Детей вывозят из Москвы. По Первомайской улице подходят автобусы и на тротуаре мы с дерматиновыми чемоданами и печальными родителями. Долго ехали и в сумерках очнулись в покинутом пионерском лагере где – то под Истрой. Пионервожатую тетку лет пятидесяти мы редко видели. Были последние жаркие дни августа. Плавали с Катей и Мариной в теплой речке. У Изи девочки не было, сидел на берегу. Однажды в воде я схватил Марину, прижал к себе и поцеловал. Она вырвалась. – Плебей ты, Вова. – Кто такой Плебей я не знал и не обиделся. Приехали к своим деткам женщины. Мне письмо от мамы. Отец в армии, она едет в эвакуацию со всеми заводскими. Позже писем не стало. Я остался один и плакал по вечерам. Никто будто не замечал. Было уже в нас остервенение, драки за лишнее одеяло, за место в столовой.
Пионерлагерь преобразовали в детский дом. Рухнула жизнь. Старший воспитатель Пал Палыч выстраивал мальчиков в колонну по четыре. Мы маршировали под его песню. Поздно вечером чистили картошку к котлу. Утром в котле песок. Диверсия. А кто ночью картошку чистил? – Эти трое первомайские. Милиционер вызывал по одному, орал, что Изя уже признался. Глаза у милицейского странные. Казалось, он улыбается и орет понарошку. Пришел здешний довоенный повар. Что – то мерил и рыл во дворе.
– Водопроводная труба ржавая прохудилась и подсасывает песок.
Милицейский на пушку брал, Изя нас не сдал.

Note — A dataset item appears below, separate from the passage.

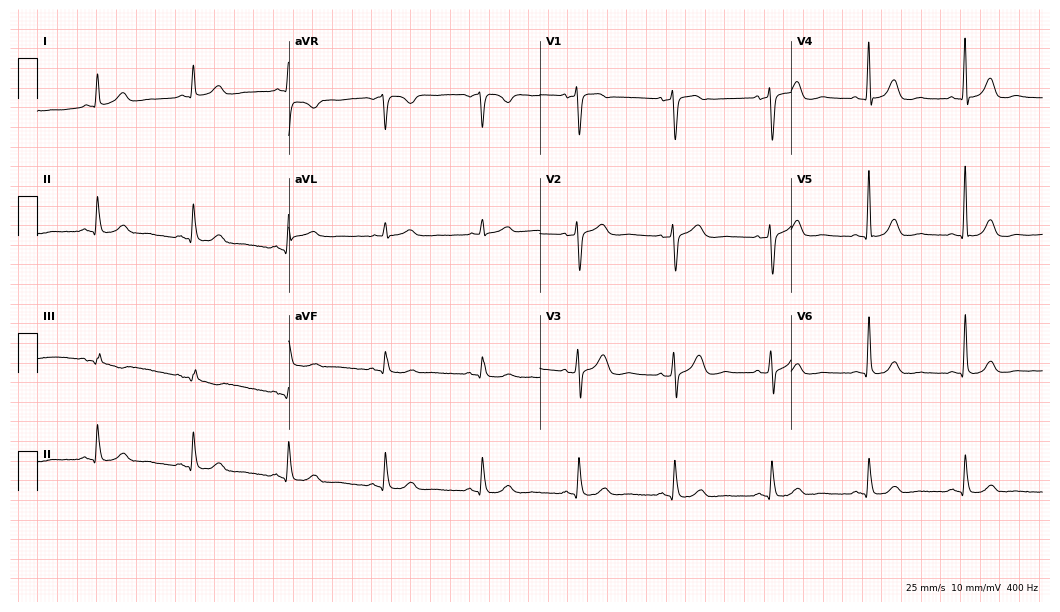
Resting 12-lead electrocardiogram (10.2-second recording at 400 Hz). Patient: a male, 64 years old. None of these six findings is recorded: first-degree AV block, right bundle branch block, left bundle branch block, sinus bradycardia, atrial fibrillation, sinus tachycardia.

В октябре стало холодно и сгустилась тоска. Мы решили бежать в Москву. Девочки Катя и Марина не пошли. Оно и лучше. План был выйти к каналу Москва – Волга и по берегу пешком в Москву. – Допустим, будем идти не спеша, пять километров в час. Тогда в первый день километров сорок одолеем. Ночуем в деревенской избе. На второй день вечером в Москве, – убеждал я.
В первом этаже детдома жила сестра – хозяйка Августа. – Немецкое имя, – сказал Изя, который все знает. Не подумав, как опасно утверждать это в отчаянные первые месяцы войны. Стали за спиной звать её Августа – СС. Скоро Августу куда – то увезли. Вернулась дня через четыре со смертельной ненавистью к Изе.
Августа воровала по мелочи продукты. Я давно приметил, подглядывая в её окно. В конце дня в своей комнате она снимала юбку и там на ремешке был мешочек. Вынимала колбасу, порционное мясо. Сахар – рафинад.
Невесело смотреть на бабу в длинных трусах с резинками под коленями.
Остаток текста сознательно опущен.